Eliminating the Problem of Time’s Beginning:
Hawking proposes that the beginning of the universe resembles the South Pole of the Earth, where degrees of latitude represent time. The universe starts as a point at the South Pole, and the size of the universe expands as one moves north. Asking what happened before the beginning becomes meaningless as there is nothing south of the South Pole.

Spontaneous Quantum Creation of the Universe:
Hawking and Hartle’s theory suggests that the spontaneous quantum creation of the universe resembles the formation of steam bubbles in boiling water. The most probable histories of the universe are like the surfaces of these bubbles.

Inflation and the Non-Uniform Universe:
Inflation in the early universe, unlike inflation in prices, was beneficial as it produced a large, non-uniform universe, as we observe. The theory predicts slight irregularities in the early universe, which would result in small variations in the microwave background. Observations by the MAP satellite confirm these variations, corroborating the theory.

Formation of Galaxies and Stars:
Irregularities in the early universe lead to regions with slightly higher density. The gravitational attraction slows the expansion of these regions, causing them to collapse and form galaxies and stars.

Conclusion:
Hawking’s theory of the spontaneous quantum creation of the universe challenges the notion that the beginning of time requires a creator. The universe’s origin can be explained by the laws of science, and irregularities from quantum fluctuations give rise to the structures we observe, including galaxies, stars, and ourselves.

Signature Achievements in Cosmology:
The merger of cosmology and general relativity revolutionized our understanding of the universe. Our view of a perpetual universe was shattered, and a new framework emerged, asserting the commencement of the universe with the Big Bang. Moreover, the conclusion that time would cease to exist in black holes was another significant prediction. Empirical evidence found in the cosmic microwave background and observations of black holes corroborates these notions.
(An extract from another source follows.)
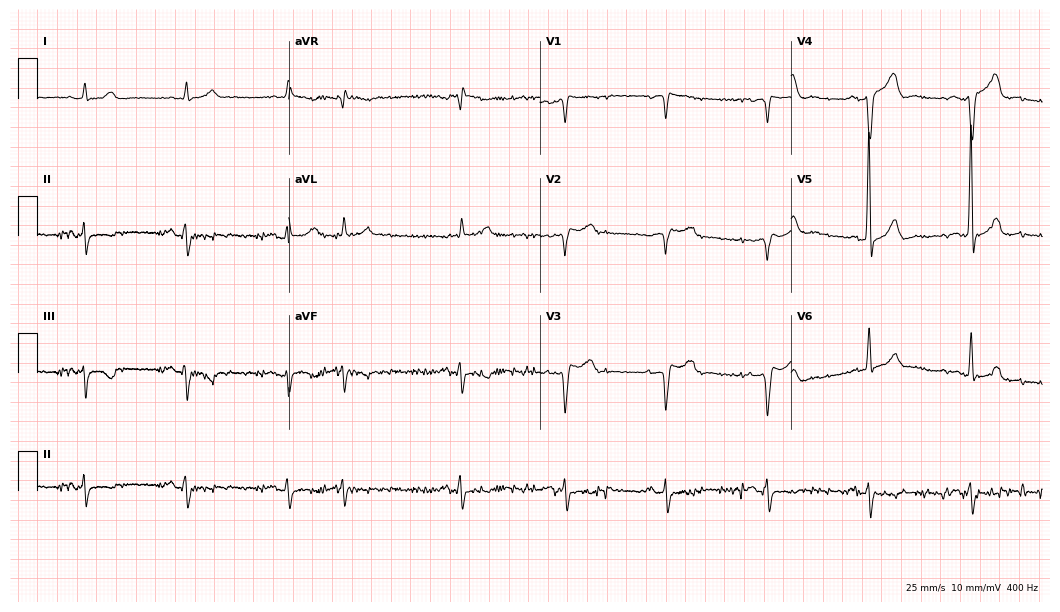
Resting 12-lead electrocardiogram (10.2-second recording at 400 Hz). Patient: a man, 74 years old. Read as a normal ECG.

Quantum theory, when combined with general relativity, may potentially unveil the origins of the cosmos, from its embryonic inflationary phase to the subsequent formation of galaxies and stars. By measuring spatial differences between spacecraft, gravitational waves, and the primordial state of the universe can be scrutinized, providing a fresh perspective on the universe.

Unraveling the Cosmos: Uncharted Territories:
Despite remarkable progress, discrepancies remain. We presently lack a robust theoretical understanding for the observed acceleration in the expansion of the universe. The mysteries of inflation, the everlasting expansion of the universe, and the potential collapse of the universe loom large.

Cosmology’s Vibrant Future:
Driven by an invigorating stream of observational findings and theoretical breakthroughs, cosmology stands as a vibrant and active domain. Standing at the brink of unraveling the fundamental inquiries of existence, cosmology beckons us to explore the essence of our cosmic origins and the nature of our place within it.

Thank You and Farewell:
Stephen Hawking expresses his gratitude to the audience for listening to his lecture.

Future Opportunities:
The conference will not include a Q&A session, but attendees can find answers to their questions in Hawking’s books. The University of Geneva will host another major conference on its 450th anniversary in October.

Einstein’s Quote:
The conference concludes with a quote from Albert Einstein: “What is incomprehensible is that the world is comprehensible.”